Happily content and well rested it’s off to check out the USS Alabama Battleship Memorial Park, home of the retired USS Alabama and other assorted military complex machinery.
Now I’m not a fan of conflict and the huge amounts the US spend on the military (esp when there is so much poverty in the country, though I digress), but the park is relatively interesting. You get to walk on, around and in both the battleship and a retired sub, as well as walk through a hall that has various fighter planes including a predecessor of the U2 spyplane.
The visitors are predominantly military families, educating/indoctrinating their children into that way of thinking.

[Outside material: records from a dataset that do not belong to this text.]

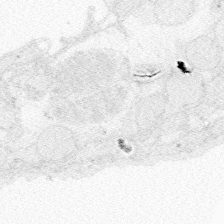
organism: Zebrafish
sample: Whole-Brain
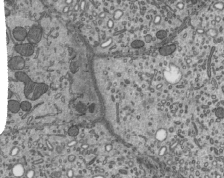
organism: Mouse
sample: Mouse epididymis efferent ductule cilia
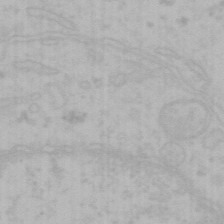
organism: Mouse
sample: Choroid plexus
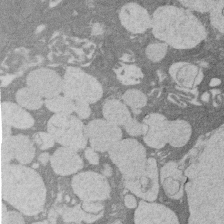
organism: Rat
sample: Salivary granule
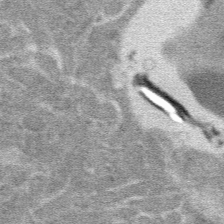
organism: Mouse
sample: Mouse hepatocytes
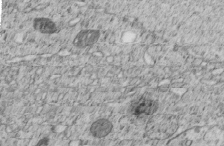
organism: C. elegans
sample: C. elegans embryo early stage
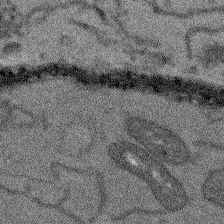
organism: Arabidopsis thaliana
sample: Root tip
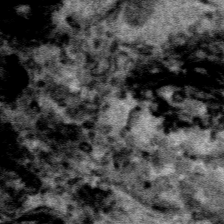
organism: Human
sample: Mitochondria in HCT116 cells
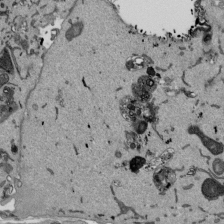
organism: Mouse
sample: ED-1 cell nuclei; centrioles
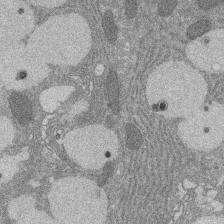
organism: Rat
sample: Salivary granule
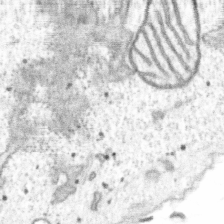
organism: Human
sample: HeLa cells
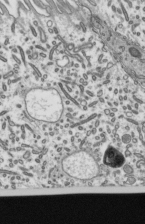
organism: Mouse
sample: Mouse epididymis efferent ductule cilia
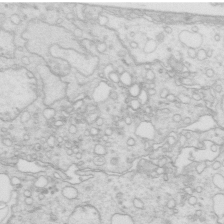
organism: Mouse
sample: Multiciliated cells
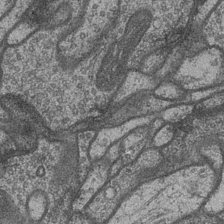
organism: Drosophila
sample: Optic medulla
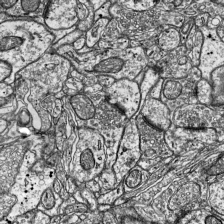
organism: Mouse
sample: Visual Cortex
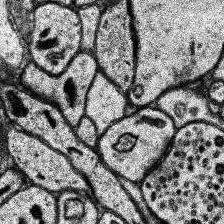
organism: Human
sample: Temporal Lobe
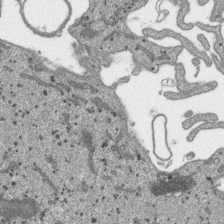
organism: Human
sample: Lung epithelial cells infected with SARS-CoV-2
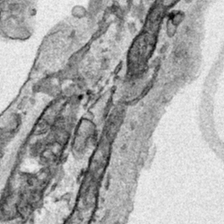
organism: Human
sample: Mitochondria in HCT116 cells
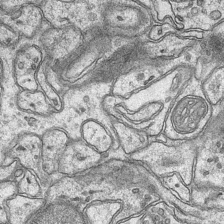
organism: Mouse
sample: CA1 Hippocampus
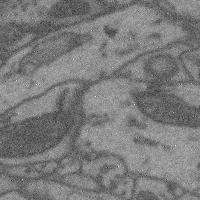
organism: Mouse
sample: Cerebral cortex
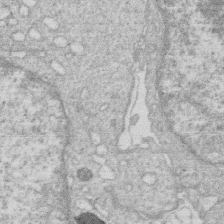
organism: Human
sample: Macrophage cells
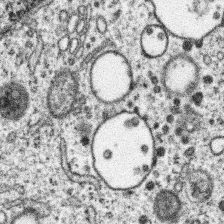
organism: Human
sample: HeLa cells
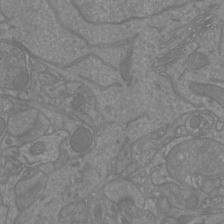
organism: Mouse
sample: Cortical neurons
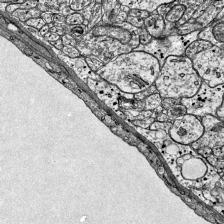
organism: Mouse
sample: Visual Cortex
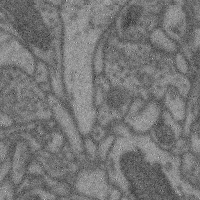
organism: Mouse
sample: Cerebral cortex
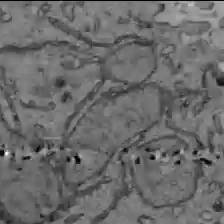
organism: C57BL Mouse
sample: Liver
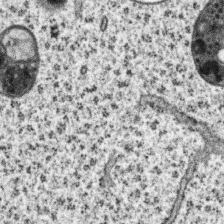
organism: Human
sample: HeLa cells
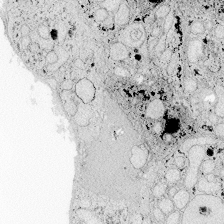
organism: Zebrafish
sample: Whole-Brain
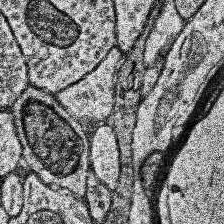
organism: Human
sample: Temporal Lobe
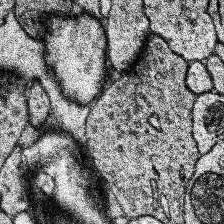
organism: Human
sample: Temporal Lobe
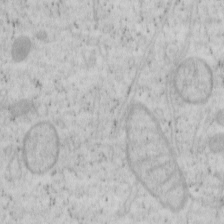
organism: Human
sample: HeLa cells
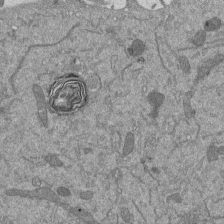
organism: Mouse
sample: ED-1 cell nuclei; centrioles
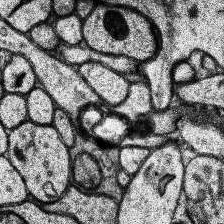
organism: Human
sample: Temporal Lobe
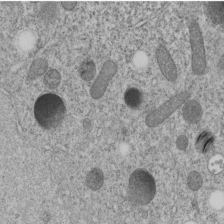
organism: C. elegans
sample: C. elegans embryo early stage
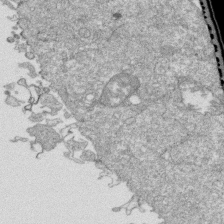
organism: Human
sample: HeLa cell HIV synapse
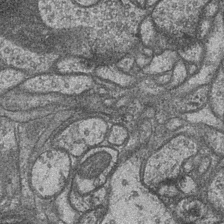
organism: Drosophila
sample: Optic medulla
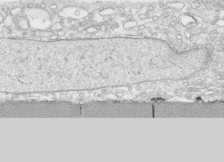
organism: Human
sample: CRL-1474
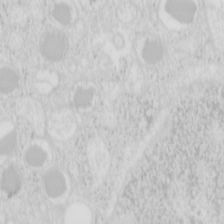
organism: Mouse
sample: Pancreas
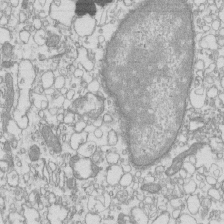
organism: Mouse
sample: Macrophages
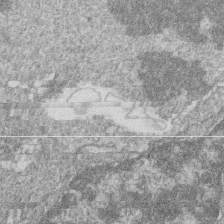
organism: Zebrafish
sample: Cilia; retinal pigment epithelium
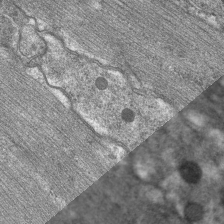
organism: C. elegans
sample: Pharynx
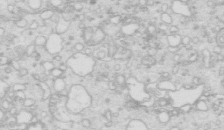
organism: Mouse
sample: Multiciliated cells
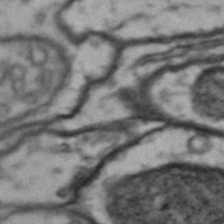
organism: Drosophila
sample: Brain
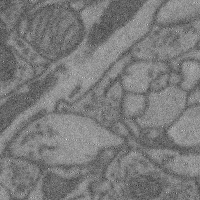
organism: Mouse
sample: Cerebral cortex
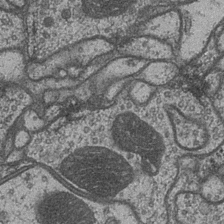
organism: Drosophila
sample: Optic medulla
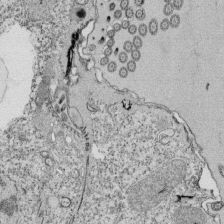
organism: Tetrahymena
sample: Cilia in tetrahymena
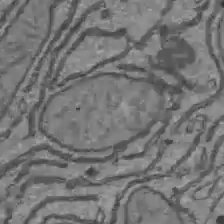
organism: C57BL Mouse
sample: Liver
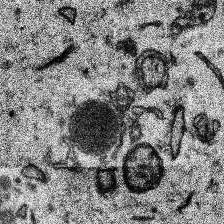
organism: Human
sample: Temporal Lobe
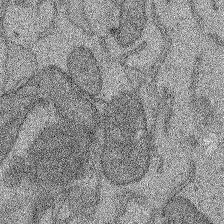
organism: Human
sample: HeLa cells
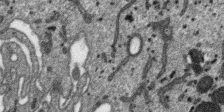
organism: Human
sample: Lung epithelial cells infected with SARS-CoV-2
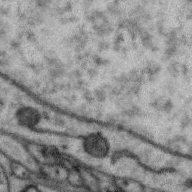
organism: Zebra finch
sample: Brain
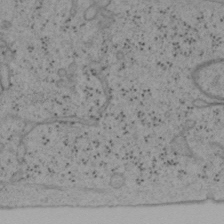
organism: Human
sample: HeLa cells
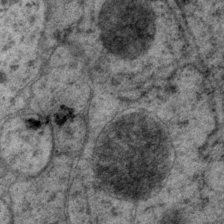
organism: P. pacificus
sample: Pharynx
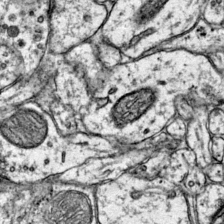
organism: Mouse
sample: Primary visual cortex
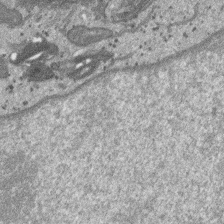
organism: Human
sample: Lung epithelial cells infected with SARS-CoV-2
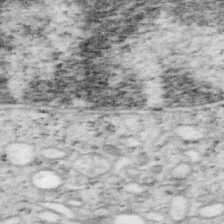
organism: Mouse
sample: OT-I killer T cells with ID8 ovarian cancer cells
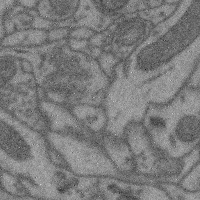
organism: Mouse
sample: Cerebral cortex
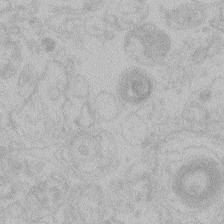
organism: Zebrafish
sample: Macrophage infected with Toxoplasma gondii
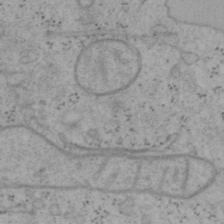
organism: Human
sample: HeLa cells
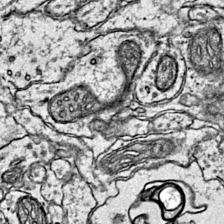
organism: Mouse
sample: Primary visual cortex
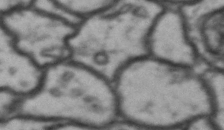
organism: Drosophila
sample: Brain
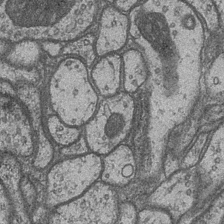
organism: Drosophila
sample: Optic medulla
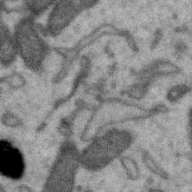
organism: Zebra finch
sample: Brain
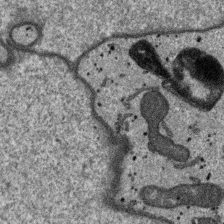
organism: Human
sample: Lung epithelial cells, uninfected (mock) control
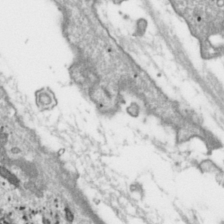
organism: Toxoplasma gondii
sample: Parasites in a vacuole inside a host cell
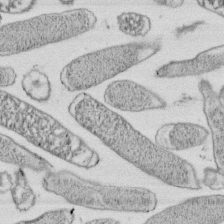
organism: E. coli
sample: Bacterial nucleoid
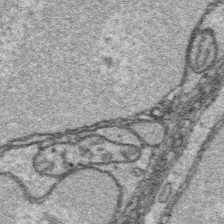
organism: Platynereis dumerilii
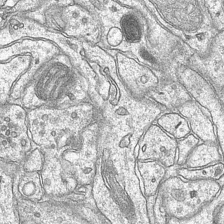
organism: Mouse
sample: CA1 Hippocampus
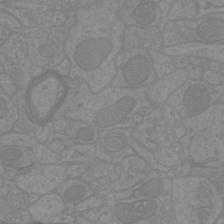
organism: Mouse
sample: Cortical neurons
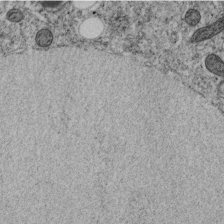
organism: C. elegans
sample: C. elegans embryo early stage
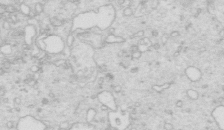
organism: Mouse
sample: Multiciliated cells
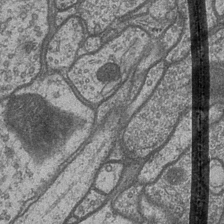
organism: Drosophila
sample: Optic medulla
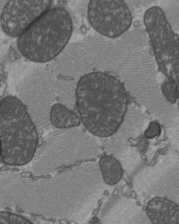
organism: C57BL Mouse
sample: Heart
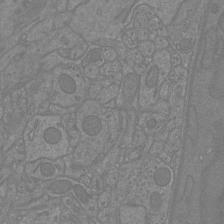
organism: Mouse
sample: Cortical neurons
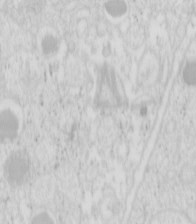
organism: Mouse
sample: Pancreas
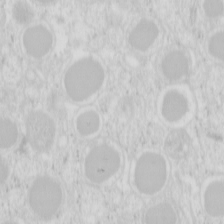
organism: Mouse
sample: Pancreas
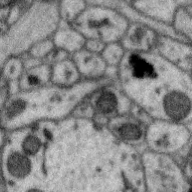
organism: Zebra finch
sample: Brain
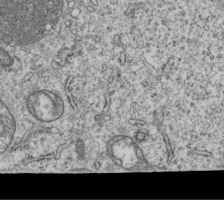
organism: Human
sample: MDA-MB-231 cells
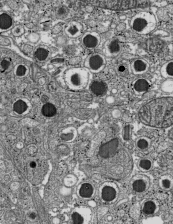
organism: C57BL Mouse
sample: Pancreatic islet
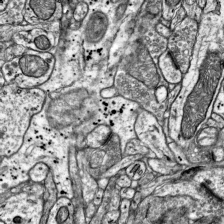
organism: Mouse
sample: Visual Cortex
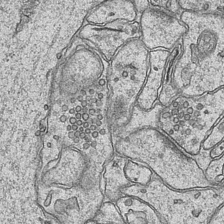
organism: Mouse
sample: CA1 Hippocampus
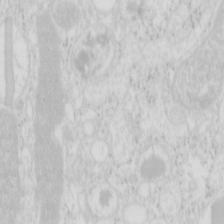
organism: Mouse
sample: Pancreas
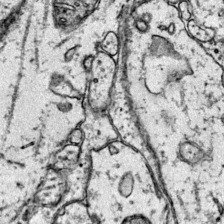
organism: Mouse
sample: Primary visual cortex
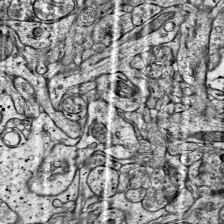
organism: Mouse
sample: Visual Cortex
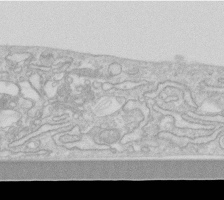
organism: Human
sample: Fibroblast cells
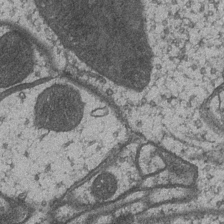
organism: Drosophila
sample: Optic medulla
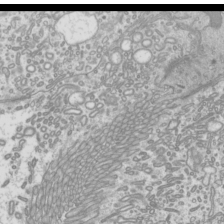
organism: Mouse
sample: Cilia; mouse epididymis
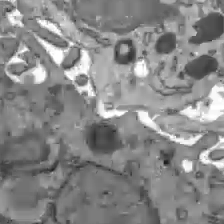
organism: C57BL Mouse
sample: Liver
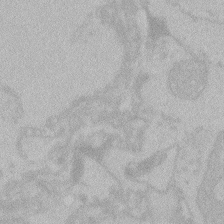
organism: Zebrafish
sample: Macrophage infected with Toxoplasma gondii
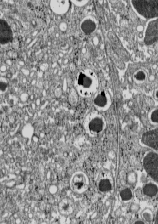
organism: C57BL Mouse
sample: Pancreatic islet
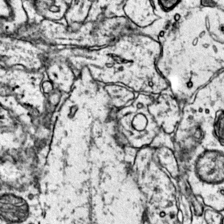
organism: Mouse
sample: Primary visual cortex
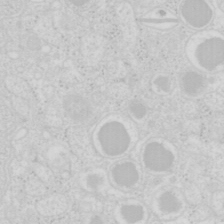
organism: Mouse
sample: Pancreas
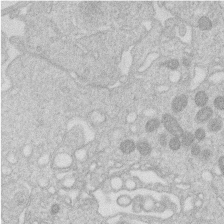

Now I must state that I am not dissing anyone who actually serves – I have the utmost respect for each of them, it’s the political and budgetary pat of things I am uncomfortable with.
Overall the museum takes a couple of hours to walk around, the biggest impact coming after you walk through the sub and see exactly how small and cramped the spaces are. Submariners are a different sort of folk, that’s for sure.
From here it’s due east along the coast – towards Florida
It’s a beautiful drive along some backroads, through small towns and beachside communities. I stop at the highly recommended Boss Oyster which sits on the Apalachicola River. They serve oysters caught fresh from the river and chilled on the boat, which they freshly shuck to order. There are around 18 different options, and I manage to get through 2 dozen in various styles from fresh to oven baked, to grilled. They are absolutely delicious and I consider a 3rd dozen, but in the end sense prevails and I decline.


I make my way slowly further east, and I am struck by how pretty some of the communities are – there seem to be mandated rules that all houses are painted in a soft pastel accented by white painted window frames. And they are all immaculately maintained. It is a slow drive – single lane in each direction , sometimes as little as 30 m from the water, with people walking around in swimwear carrying towels and the like. Think any small coastal town.

Finally I get to Panama Beach, which is a Gold Coast apartment, hotel and amusement park strip, and the traffic massively increases. There are people everywhere, gangs of kids, some in cars, some on hired 3 wheel motorbikes, and the police are everywhere. It takes me a while to work out why – it’s still spring break and the place is full of kids who haven’t gone further south to the Florida spring break icons like Miami Beach.
It’s ugly,the place is overrun with loud drunk kids (HS and College I suppose) so it’s not particularly inviting. Plus I don’t really want to feel like a Toolie (a ref toSchoolies week back home). Maybe 25 years ago, but no longer.
I finally find a place a little out of town, down a backstreet, where I can smell the ocean and settle in for a peaceful night well away from the debauchery for once.
More tomorrow.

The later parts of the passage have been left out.